## PROBLEM TO WORK ON:
Could you copy exactly the lines below from the one with "Tsukuki-ku Ward Office, Tsuzuki-ku, Yokohama, Kanagawa, Japan" to the one with "Asplenium viride, Schwäbische Alb, Germany", inclusive, leaving out any pictures?

[Opening SUPPLIED ENTRIES section]

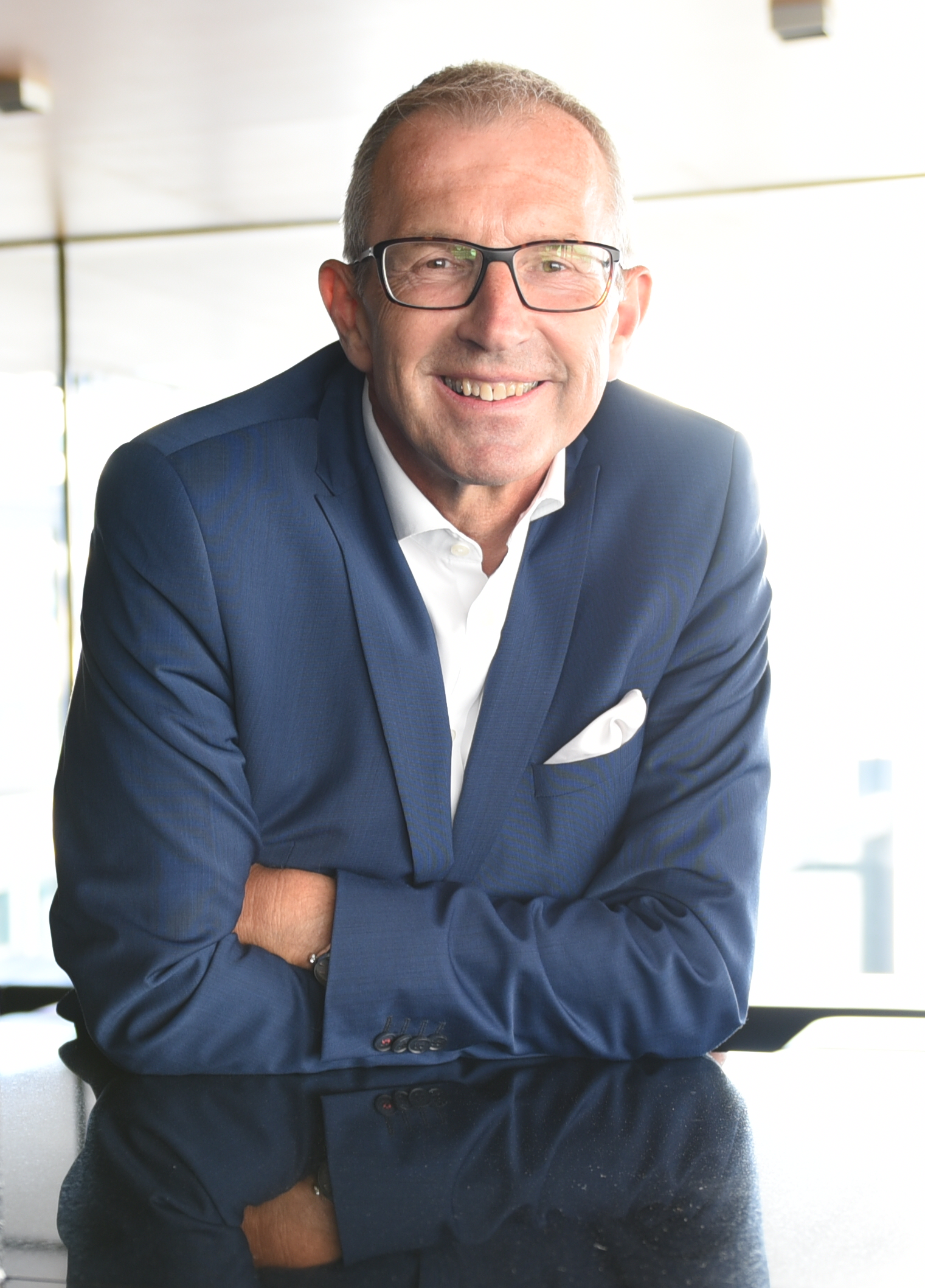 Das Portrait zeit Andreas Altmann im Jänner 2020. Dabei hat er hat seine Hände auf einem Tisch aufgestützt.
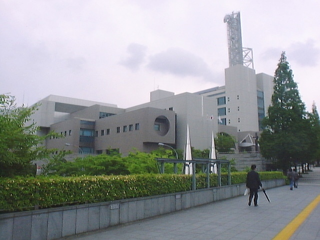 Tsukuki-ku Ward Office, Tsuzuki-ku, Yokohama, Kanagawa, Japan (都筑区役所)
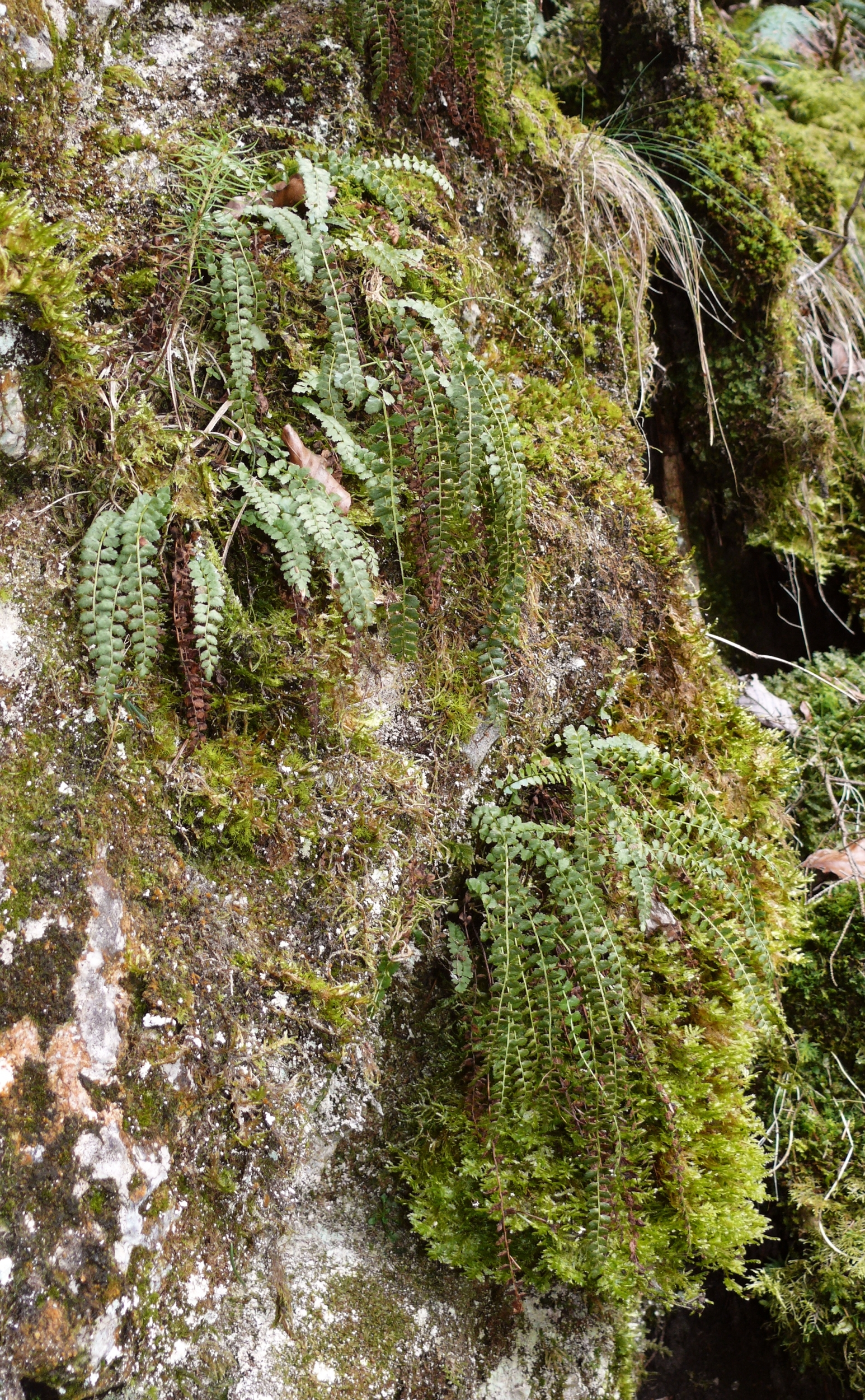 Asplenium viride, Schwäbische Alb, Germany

[Closing SUPPLIED ENTRIES section]
[Opening SUPPLIED ENTRIES section]

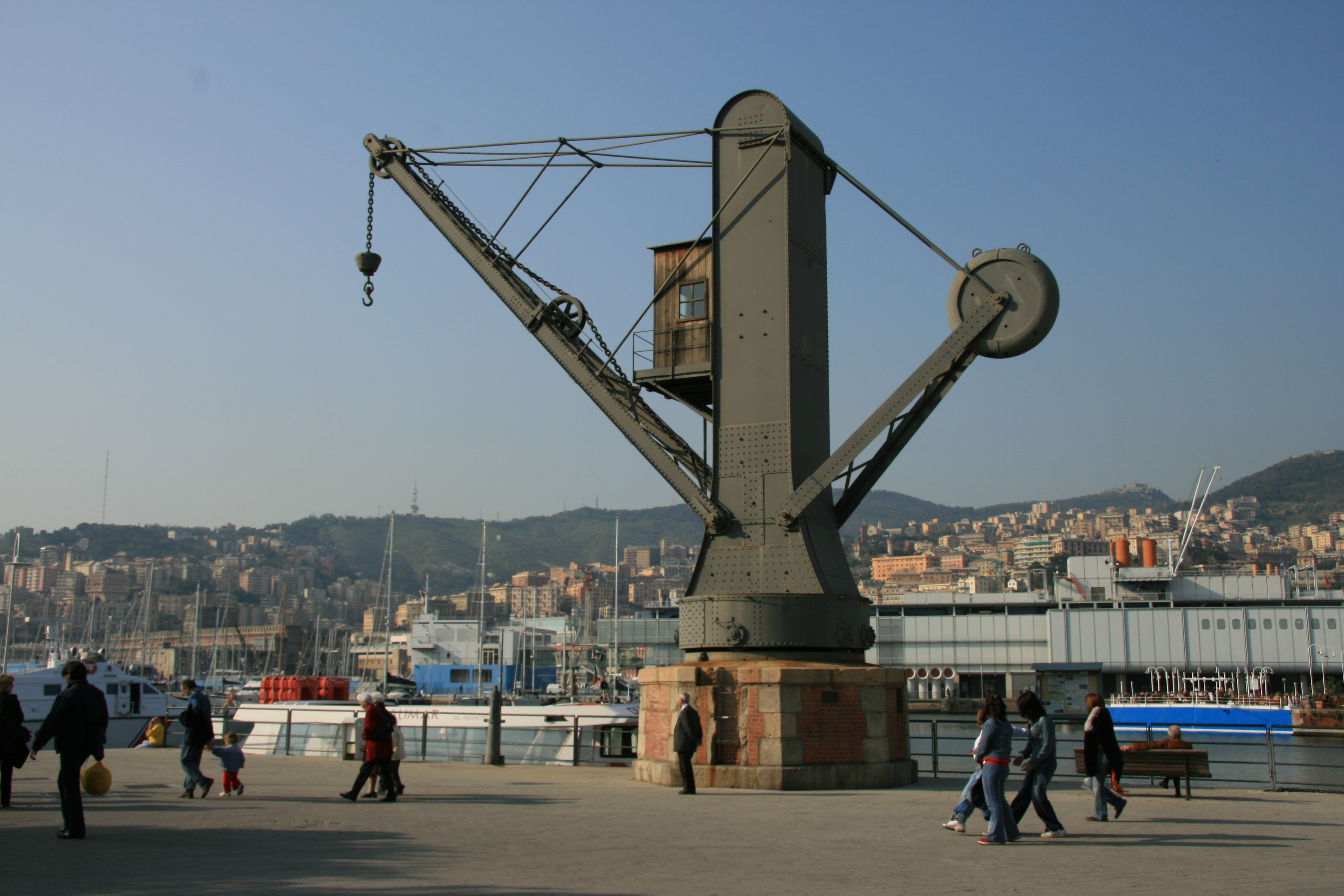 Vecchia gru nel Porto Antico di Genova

[Closing SUPPLIED ENTRIES section]

## RESPONSE AREA:
 Tsukuki-ku Ward Office, Tsuzuki-ku, Yokohama, Kanagawa, Japan (都筑区役所)
 Asplenium viride, Schwäbische Alb, Germany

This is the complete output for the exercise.